Know Your Post-Retirement Requirements
Everyone’s needs will differ during retirement, but there are a few constants in life. Food, shelter, and healthcare are examples. Future medical expenses are usually prioritized because they tend to rise in retirement. However, if you are still young, you can reduce your medical costs by starting to take care of your health today.
In addition to the necessities, your retirement expenses should include your desire for travel or entertainment. Consider the type of lifestyle you want after you finish your career, and make sure to save for a life that does not compromise your sense of comfort. Open a retirement savings account as soon as possible. When your employer-sponsored retirement plans or government retirement funds are depleted due to your daily needs, this will serve as your emergency fund.
Real Estate Investing 101
Aside from funding retirement contribution from the government and privately owned companies, you should also consider investing in properties. Real estate can assist you in a variety of ways during your retirement. You can repair and resell a property, purchase a commercial unit and start a business, or buy a home and build equity. The third suggestion is one of the best ways to begin investing in real estate.

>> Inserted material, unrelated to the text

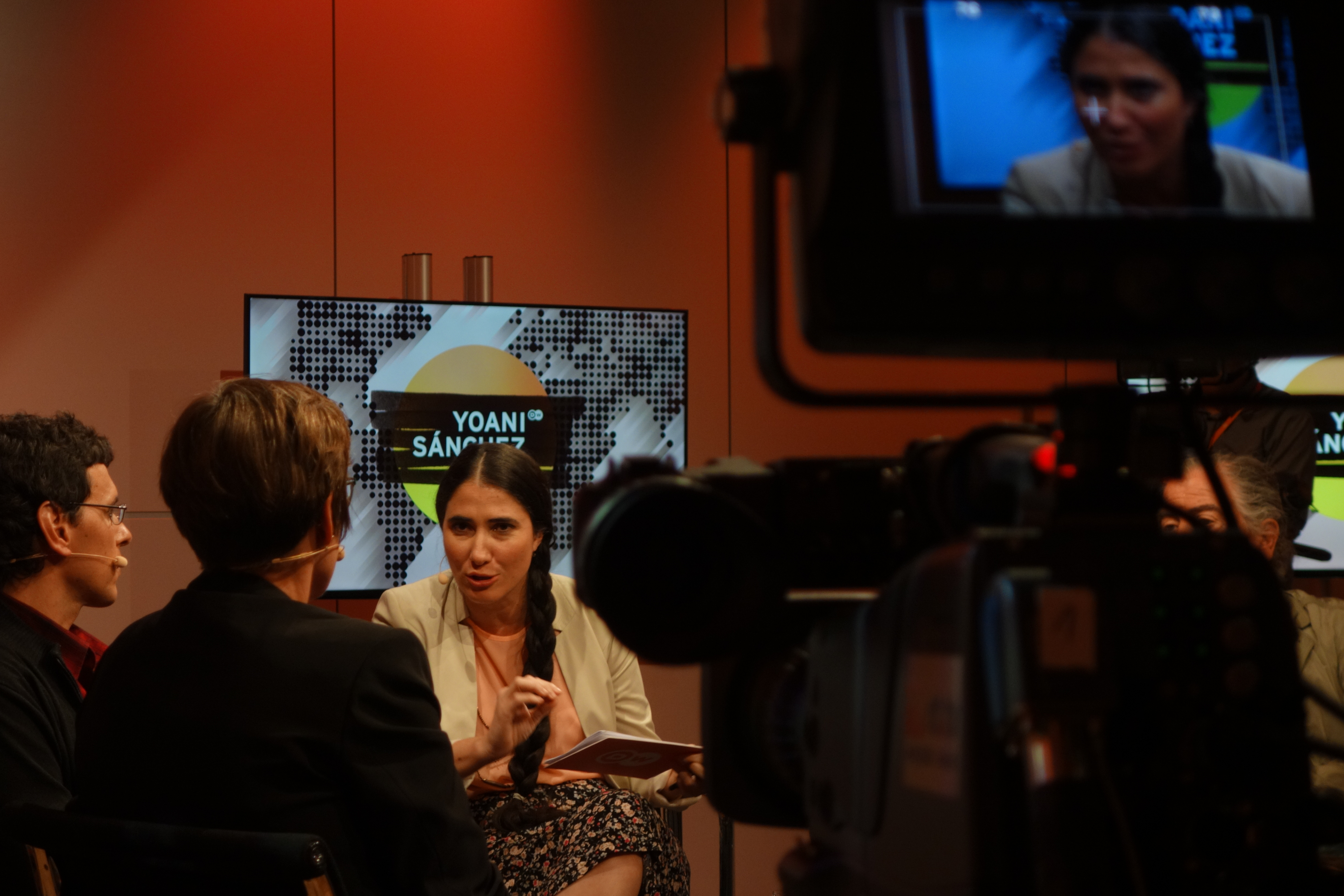 Yoani Sánchez mit Gästen während einer Aufzeichnung ihrer Fernseh-Talkshow

Purchasing and paying off a home will prepare you for retirement. If you own your own home now, you won’t have to worry about rising rents when inflation hits. A house, depending on its location, can also help you build wealth, especially if it is used as a rental property or resold in the future.
Determine the Best Investment Mix
As you progress in your investing career, you may want to consider other money-making avenues, such as stocks and bonds, depending on your risk tolerance. Your specific investment mix should change as you get older. Remember that what worked in your twenties or thirties may not provide the returns you desire in retirement.
Meanwhile, if you work in a high-paying overseas job, consider the investment benefits of starting your own business. Running your own business can provide you with the opportunity to earn an unlimited income regardless of your age.
Make Your Savings Automatic
Pay yourself first and automate the process to achieve your financial goals. Paying yourself first entails saving money before paying bills, whereas automating entails setting up monthly transfers to your savings account. This allows you to invest your money wisely and avoid the temptation to overspend.
Similarly, purchasing a home ensures that a portion of your income is invested first. When you pay off your mortgage, you will receive savings in the form of home equity and own an asset that you can pass on to your children and grandchildren.
Planning your retirement strategy is important, but it is not something to be concerned about, especially if you begin early. The same adage applies to investing as it does to planting a tree, with the best time being 20 years ago and the second best time being now.
You can seek the advice of a Certified Financial Planner or another qualified professional if you need help determining your ideal asset allocation, estimating when you can retire, planning your retirement income strategy, tax deductible and taxable income that might arise, or any retirement goals you have in mind. The important thing is that you take retirement planning seriously and begin immediately.